Sleep and anesthesia seem so similar that the task of analyzing the neurological similarities and differences between
the two is an obvious research postulate. Both involve the loss of consciousness, or the loss of awareness of external
stimuli. Yet when we investigate further, key differences start to manifest themselves—anesthesia is drug-induced while
sleep requires no external cause being only the most salient. Other fascinating questions crowd in too: do we dream
while under anesthesia, and do we feel pain while sleeping? Examining neuralactivity associated with sleep and anesthesia
can be effected at various levels, from the microscopic, single-neuron level right up to that of whole neural populations.

This book aims to reveal the underlying neural mechanisms of sleep and anesthesia by employing a range of experimental
techniques and applying theoretical models of neural activity that predict the mechanisms related to both states. Of course,
these models offer deeper insights if their assumptions and resulting data can be correlated to experimental findings, and it
is these correlations that the book focuses on. As the outcome of workshops on anesthesia and sleep at the 2007 and 2009
Computational Neuroscience Conferences in Toronto and Berlin, the chapters lay out key theoretical issues as well as hot
contemporary research topics. It also details experimental techniques on various spatial scales, such as fMRIand EEG-experiments
on the macroscopic, and single-neuron and LFP measurements on the microscopic scale.

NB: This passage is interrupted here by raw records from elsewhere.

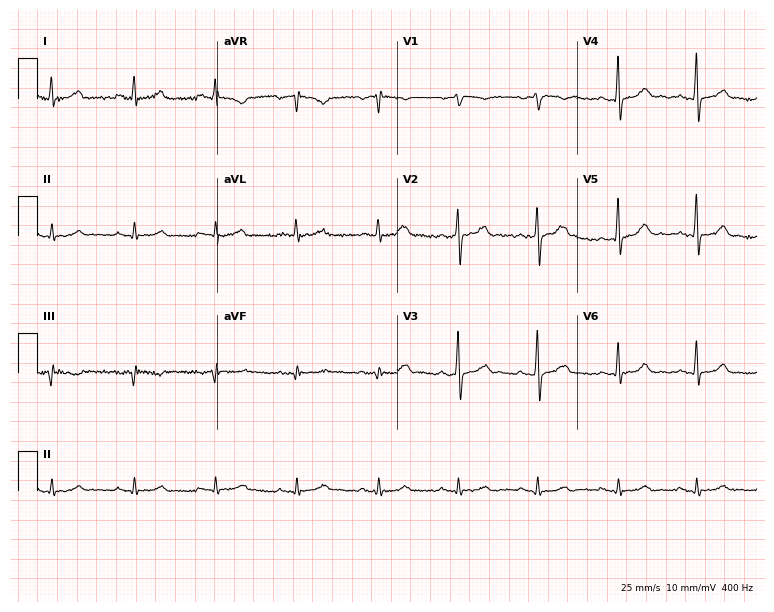
Electrocardiogram, a man, 44 years old. Overall reading on record: normal ECG.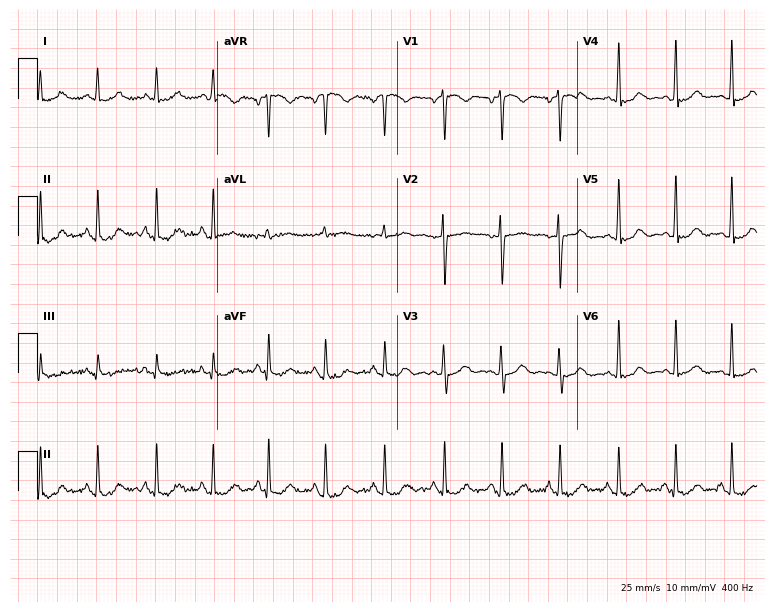
Electrocardiogram, a female patient, 25 years old. Interpretation includes sinus tachycardia (a sinus rate of 100 beats per minute or more).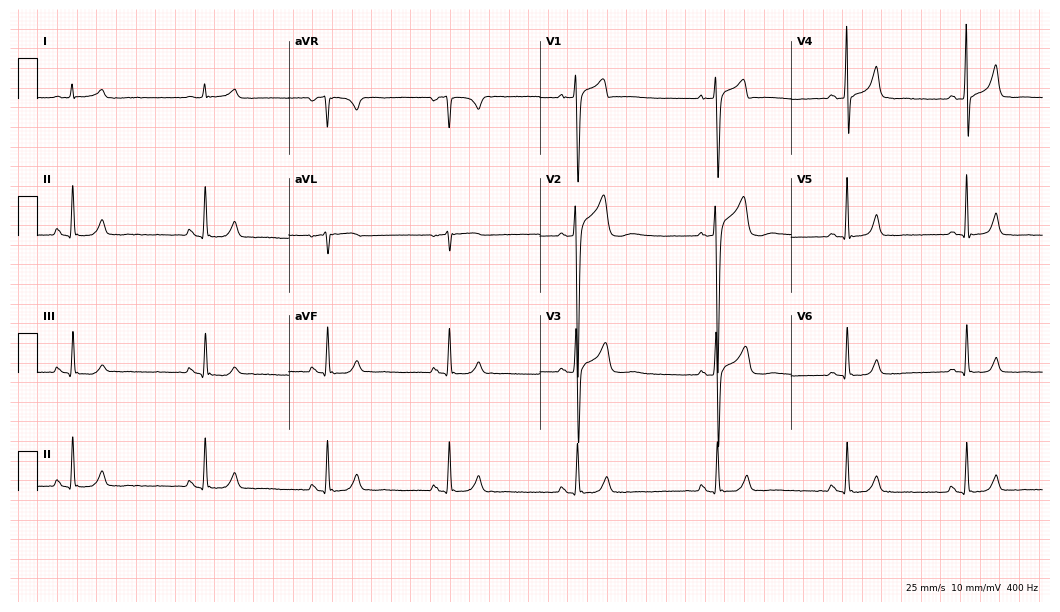
Standard 12-lead ECG recorded from a 36-year-old male patient (10.2-second recording at 400 Hz). The tracing shows sinus bradycardia (a sinus rate of 50 beats per minute or less).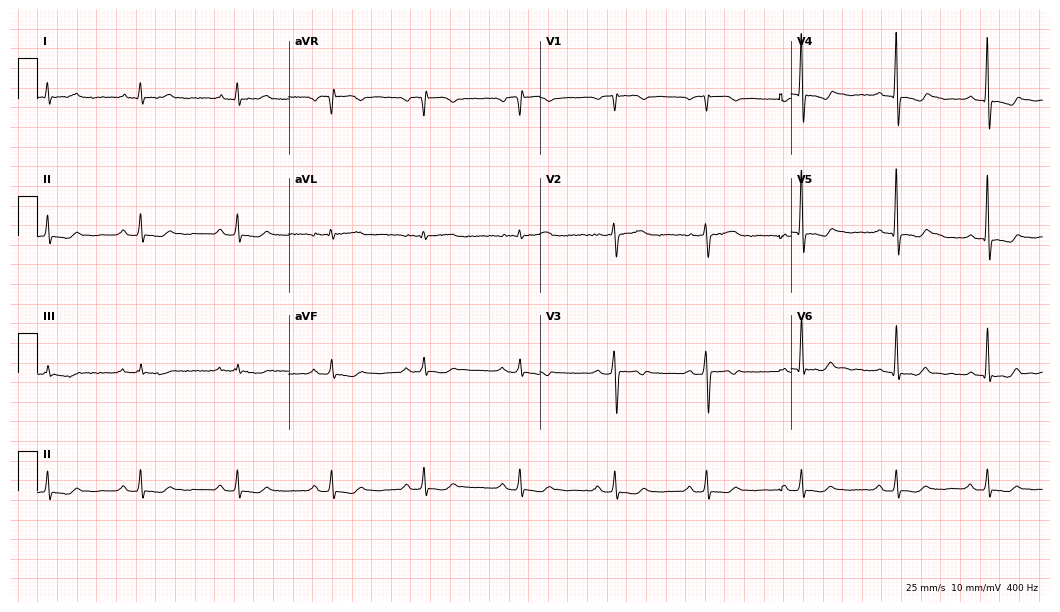
12-lead ECG from a woman, 42 years old. No first-degree AV block, right bundle branch block, left bundle branch block, sinus bradycardia, atrial fibrillation or sinus tachycardia recorded for this tracing.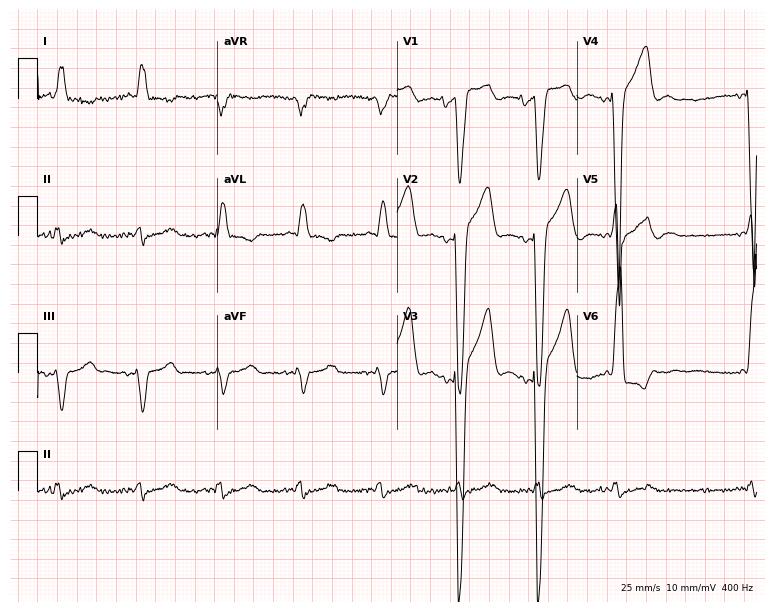
12-lead ECG from a 72-year-old woman. Screened for six findings — first-degree AV block, right bundle branch block, left bundle branch block, sinus bradycardia, atrial fibrillation, sinus tachycardia — none is recorded. Only these six findings were labelled.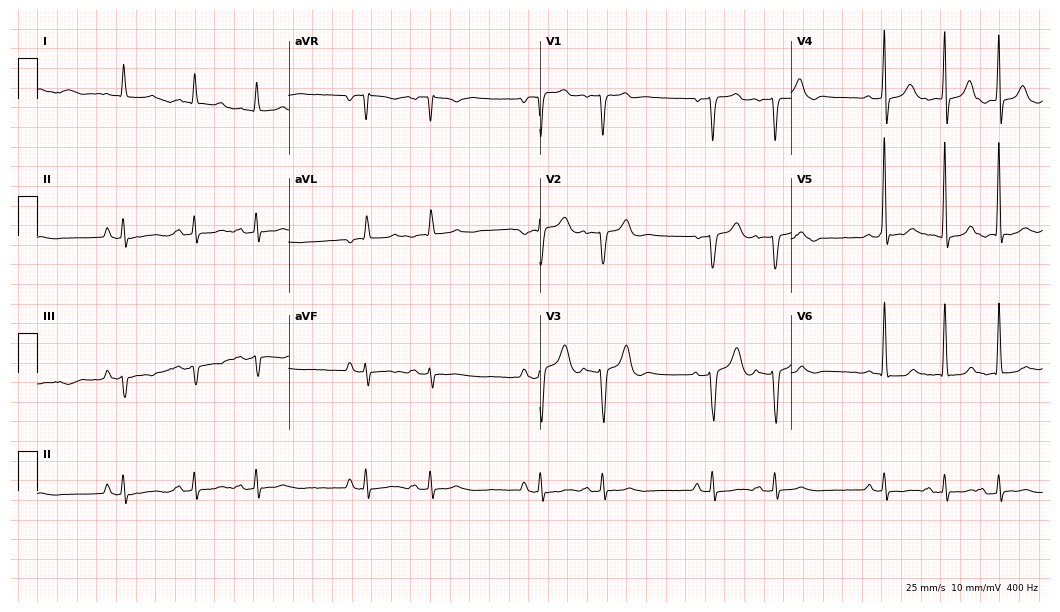
Standard 12-lead ECG recorded from a 75-year-old man. None of these six findings is recorded: first-degree AV block, right bundle branch block (RBBB), left bundle branch block (LBBB), sinus bradycardia, atrial fibrillation (AF), sinus tachycardia.

The book has been motivated by the workshops "Modeling of anaesthesia and sleep by neuronal networks" at the CNS 2007 in
Toronto and "Anaesthesia and Sleep: Recent experimental and theoretical aspects" at the CNS 2009 in Berlin.

 


Coordinated activity in the brain:

Measurement and Relevance to Brain Function and Behavior

 

Editors: Jose Luis Perez Velazquez , Richard Wenneberg

Increasing interest in the study of coordinated activity of brain cell ensembles reflects the current conceptualization
of brain information processing and cognition. It is thought that cognitive processes
involve not only serial stages of
sensory signal processing, but also massive parallel information processing circuitries, and therefore it is the coordinated
activity of neuronal networks of brains that give rise to cognition and consciousness in general. While the concepts and
techniques to measure synchronization are relatively well characterized and developed in the mathematics and physics
community, the measurement of coordinated activity derived from brain signals is not a trivial task, and is currently a

subject of debate. Coordinated Activity in the Brain: Measurements and Relevance to Brain Function and Behavior addresses
conceptual and methodological limitations, as well as advantages, in the assessment of cellular coordinated activity from

neurophysiological recordings.

The book offers a broad overview of the field for investigators working in a variety of disciplines (neuroscience, biophysics,
mathematics, physics, neurology, neurosurgery, psychology, biomedical engineering, computer science/computational biology),
and introduces future trends for understanding brain activity and its relation to cognition and pathologies. This work will be

valuable to professional investigators and clinicians, graduate and post-graduate students in related fields of neuroscience and

biophysics, and to anyone interested in signal analysis techniques for studying brain function.

The book has been motivated by the workshop "Synchronization of brain signals: what is real, what is not" at the CNS 2007 in Toronto.